Towering red cliffs with patches of white and orange and black water-stain streaks rise up on both sides; enormous boulders pile up below the cliffs. In the canyon bottom, the trail ends and we follow the dry, sandy channel to the junction with Spring Canyon, about three miles from the trailhead. The route continues down the canyon bottom of sand, cobblestones, and slickrock, beneath walls several hundred feet high.
At a pour-off, we walk a wide slickrock ledge above a narrow gorge maybe 12 feet deep, with walls sculpted in dramatic, smooth curves. At another pour-off, we detour up onto a goat path across a steep, crumbling slope. Some six to seven miles in, after more than four hours of hiking, we pitch the tent on a grassy bench beneath cliffs topped by domes and spires—our home for the next two nights.

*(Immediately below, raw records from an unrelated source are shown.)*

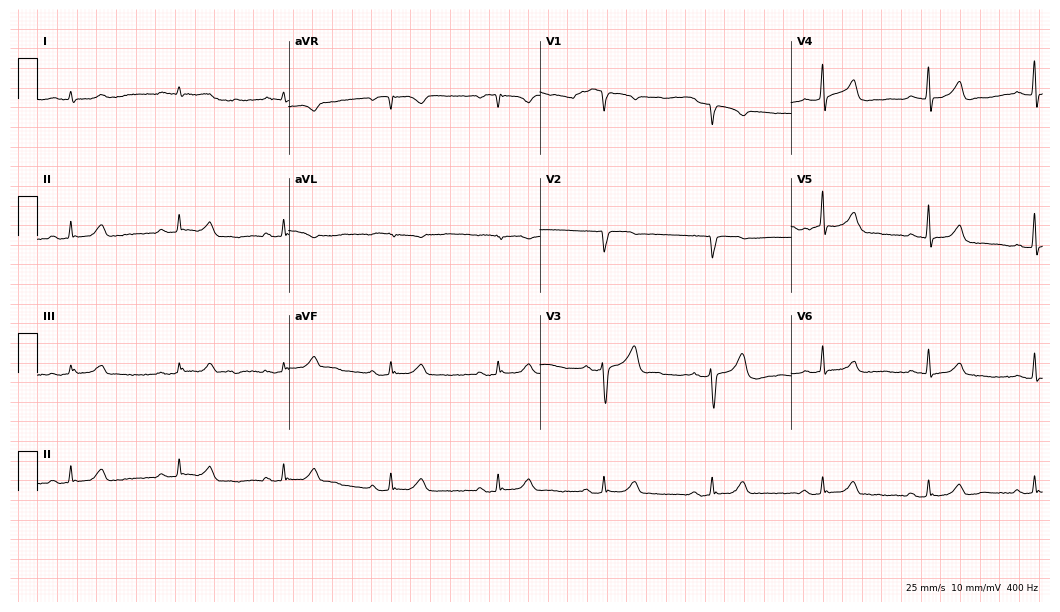
ECG — a 52-year-old male patient. Labelled as a normal ECG.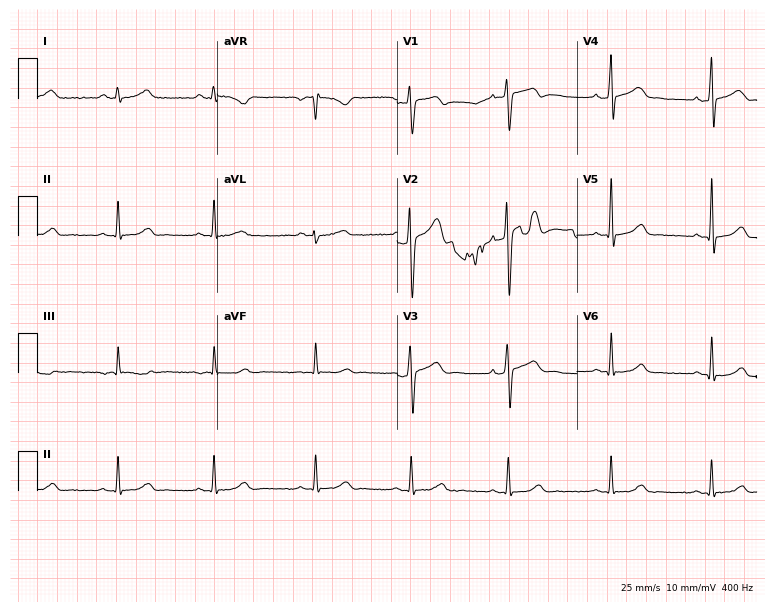
ECG — a male patient, 45 years old. Screened for six findings — first-degree AV block, right bundle branch block, left bundle branch block, sinus bradycardia, atrial fibrillation, sinus tachycardia — none is recorded. Other findings, if any, are not listed.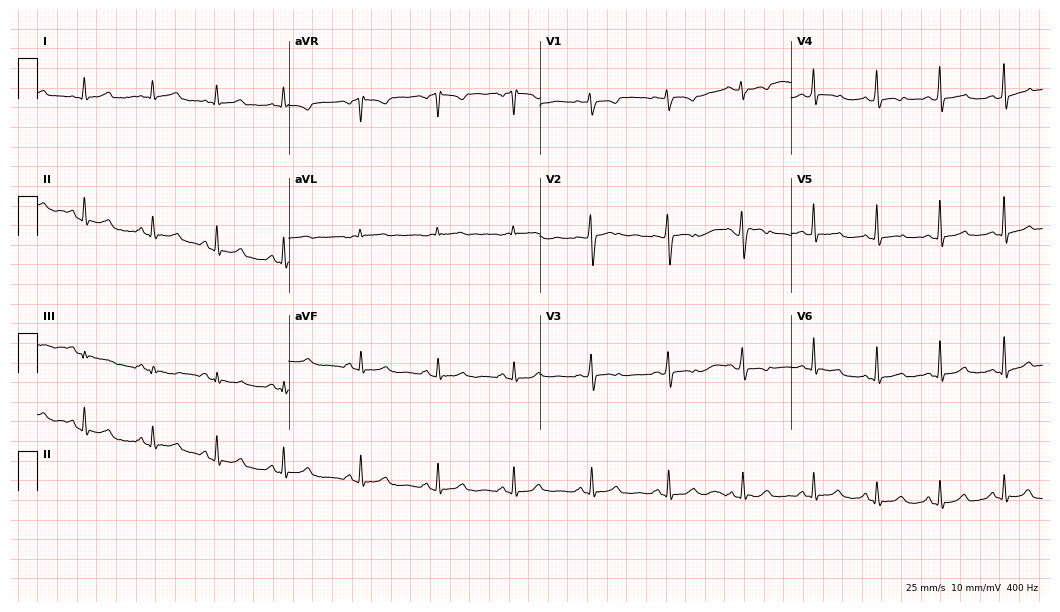
Standard 12-lead ECG recorded from a 25-year-old female (10.2-second recording at 400 Hz). Read as a normal ECG.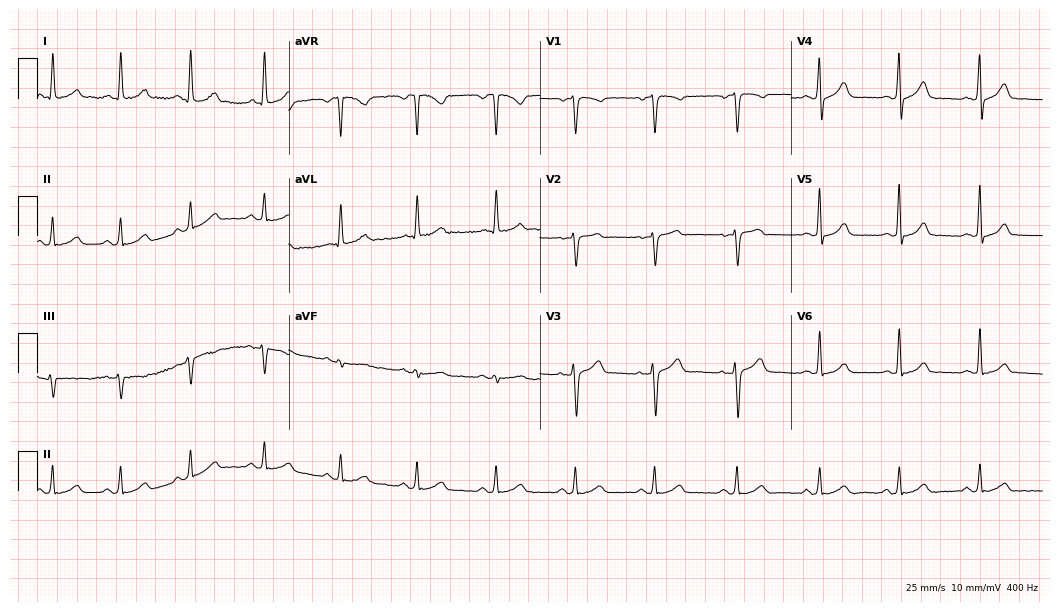
Standard 12-lead ECG recorded from a female patient, 41 years old. Read as a normal ECG.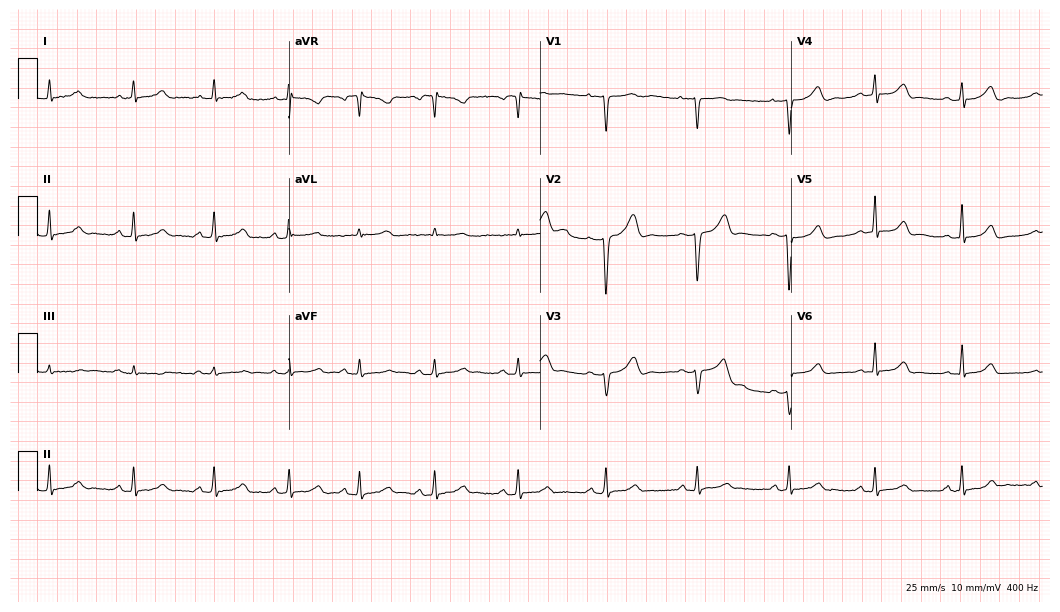
Electrocardiogram (10.2-second recording at 400 Hz), a female, 19 years old. Of the six screened findings (first-degree AV block, right bundle branch block (RBBB), left bundle branch block (LBBB), sinus bradycardia, atrial fibrillation (AF), sinus tachycardia), none is recorded. Only these six findings were labelled.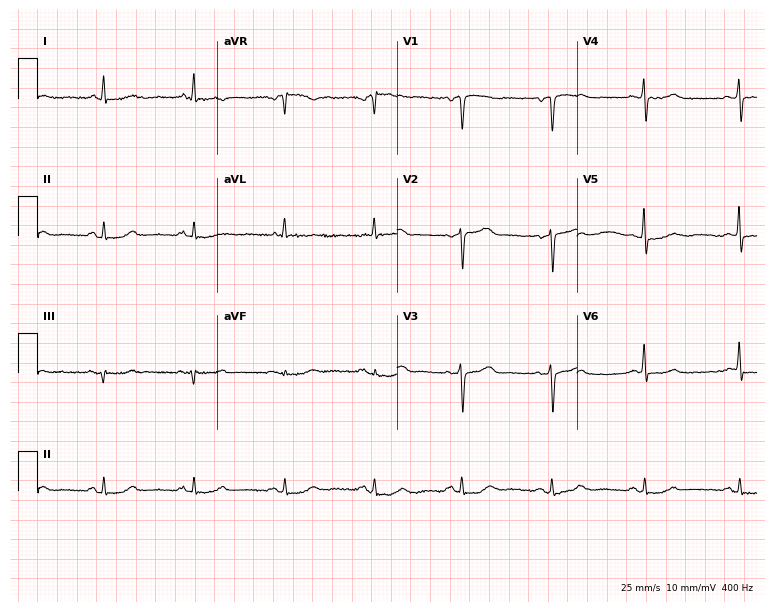
Resting 12-lead electrocardiogram. Patient: a female, 60 years old. None of these six findings is recorded: first-degree AV block, right bundle branch block, left bundle branch block, sinus bradycardia, atrial fibrillation, sinus tachycardia. Findings outside these six are not listed.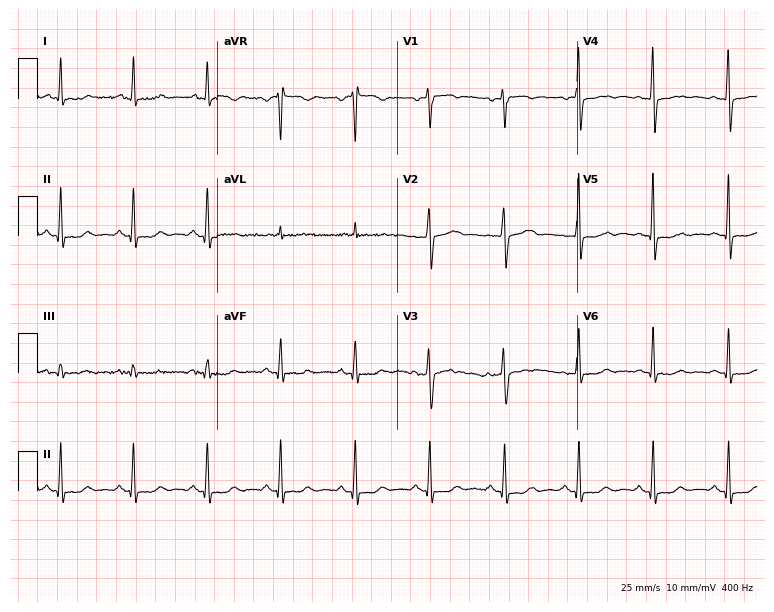
12-lead ECG (7.3-second recording at 400 Hz) from a woman, 51 years old. Screened for six findings — first-degree AV block, right bundle branch block, left bundle branch block, sinus bradycardia, atrial fibrillation, sinus tachycardia — none is recorded. Other findings, if any, are not listed.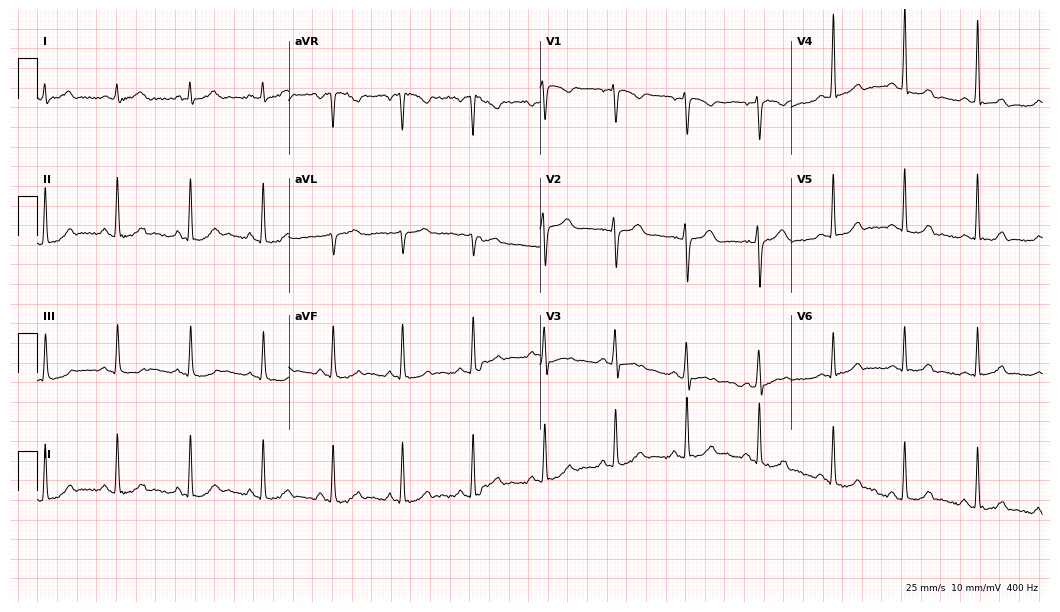
ECG — a 22-year-old female. Labelled as a normal ECG.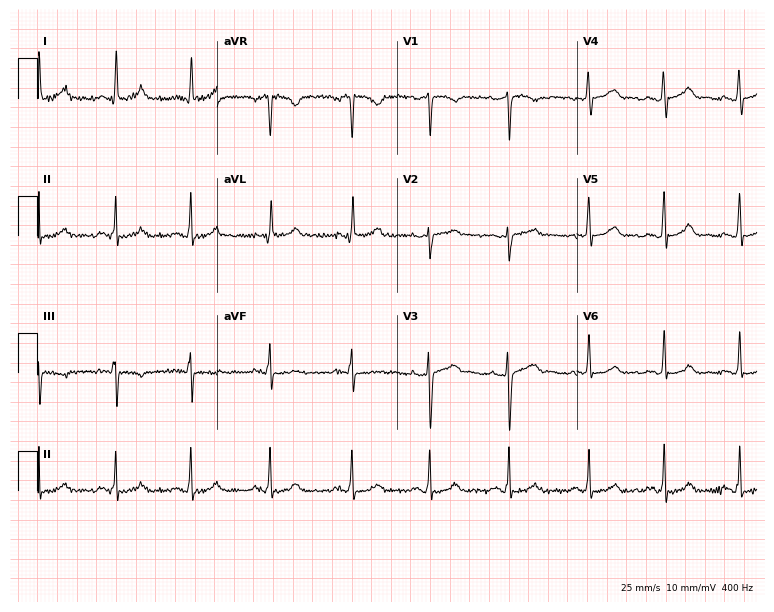
Standard 12-lead ECG recorded from a 33-year-old female patient (7.3-second recording at 400 Hz). None of these six findings is recorded: first-degree AV block, right bundle branch block, left bundle branch block, sinus bradycardia, atrial fibrillation, sinus tachycardia. Only these six findings were labelled.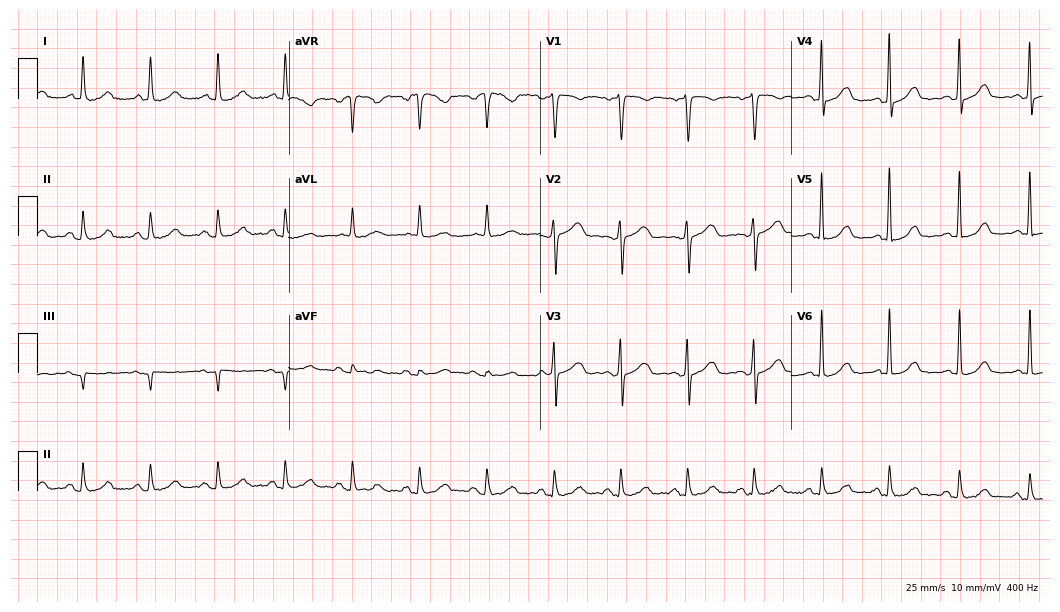
Resting 12-lead electrocardiogram (10.2-second recording at 400 Hz). Patient: a female, 65 years old. Read as a normal ECG.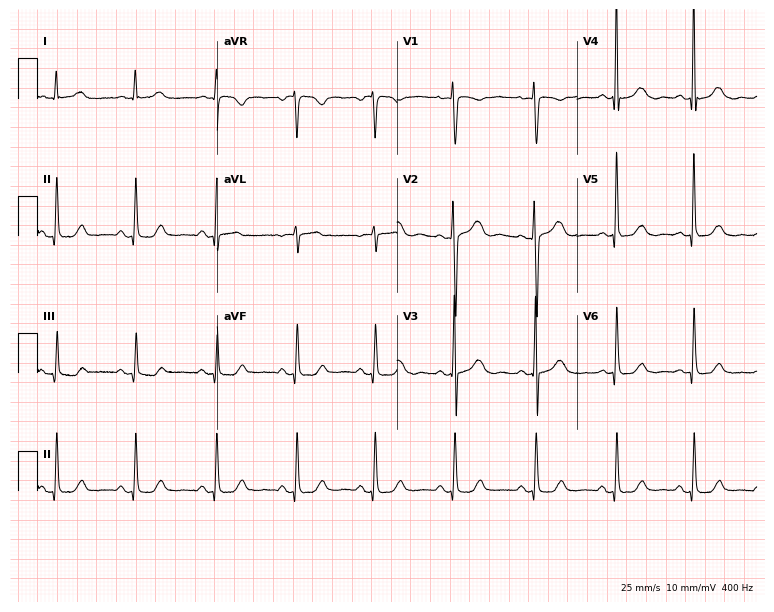
12-lead ECG from a woman, 57 years old (7.3-second recording at 400 Hz). No first-degree AV block, right bundle branch block, left bundle branch block, sinus bradycardia, atrial fibrillation or sinus tachycardia recorded for this tracing.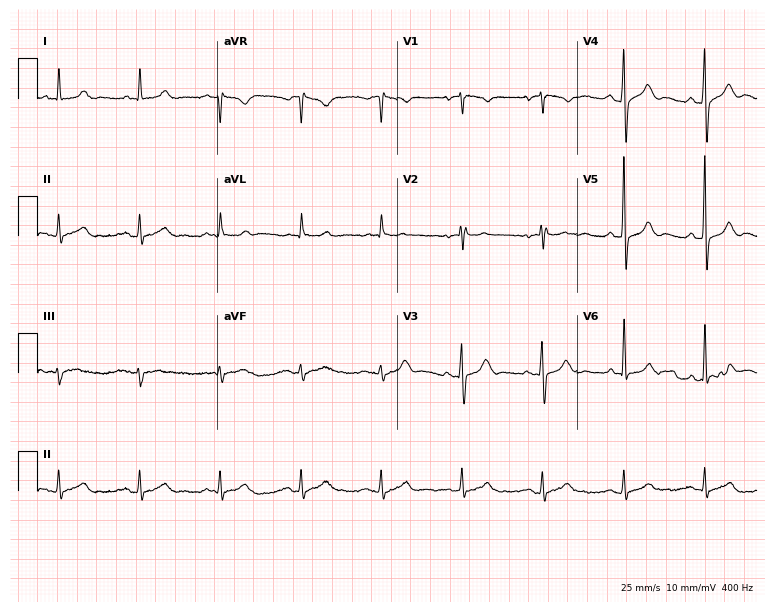
Standard 12-lead ECG recorded from an 82-year-old female (7.3-second recording at 400 Hz). None of these six findings is recorded: first-degree AV block, right bundle branch block (RBBB), left bundle branch block (LBBB), sinus bradycardia, atrial fibrillation (AF), sinus tachycardia. Only these six findings were labelled.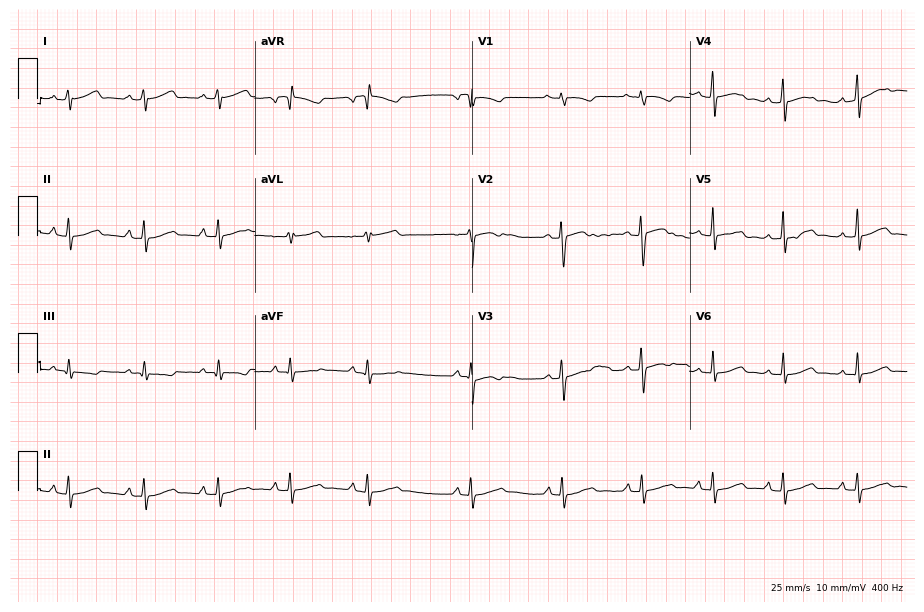
ECG — a 17-year-old female patient. Screened for six findings — first-degree AV block, right bundle branch block, left bundle branch block, sinus bradycardia, atrial fibrillation, sinus tachycardia — none is recorded. Findings outside these six are not listed.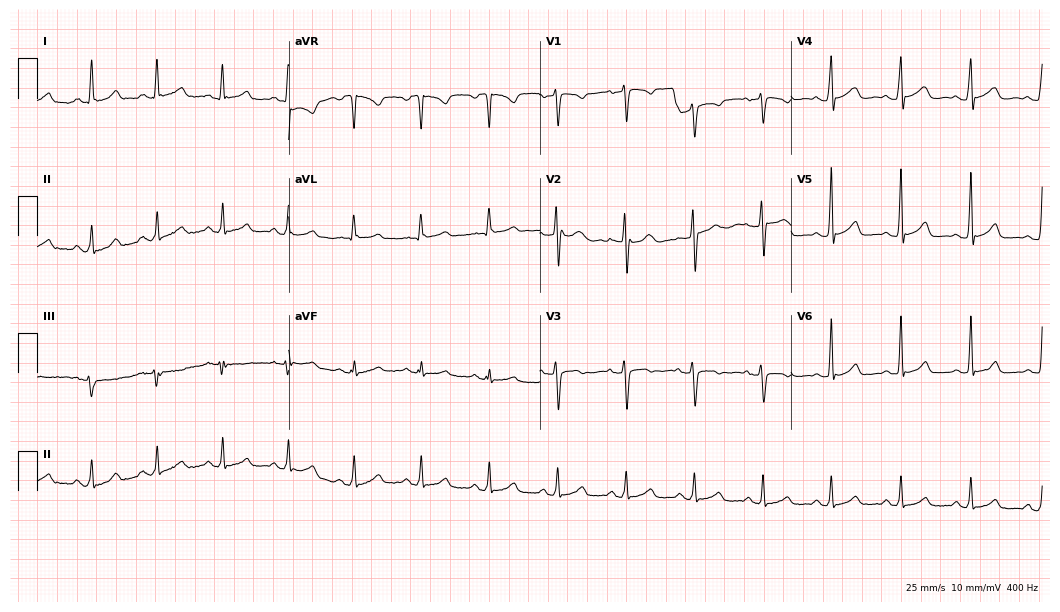
12-lead ECG from a female patient, 27 years old. No first-degree AV block, right bundle branch block, left bundle branch block, sinus bradycardia, atrial fibrillation or sinus tachycardia recorded for this tracing. Only these six findings were labelled.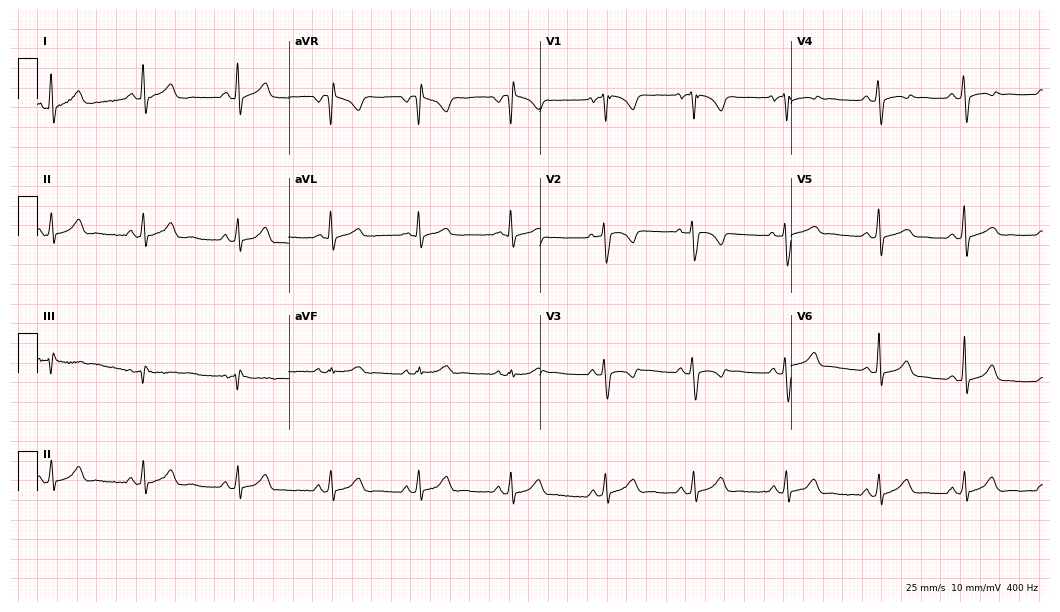
Resting 12-lead electrocardiogram. Patient: a 25-year-old female. Read as a normal ECG.

Accessible and not very difficult, Spring Canyon is one of the more popular backpacking destinations in Capitol Reef. But “popular” has a different meaning in this park. While we’re not exploring virgin terrain, as we were Stegosaur Canyon, not seeing anyone else in here allows my kids to feel like explorers.
On our middle day we hike a couple of miles farther down the canyon and back. We scramble over boulders and I boost Nate and Alex up into cave-like “windows” in the rock that they crawl inside. Even though daytime temperatures have reached around 60 degrees every day since we arrived in the park, in a narrows that rarely sees direct sunlight we find thick plates of ice in the inch-deep trickle of water flowing from a spring—a reminder that winter only made its exit a week ago.
The kids spend at least an hour of our walk telling me about wild dreams they’ve had. Their stories sound to me like a perfect soundtrack to a dreamlike landscape—one that we have to entirely ourselves for a few days of hiking and exploring.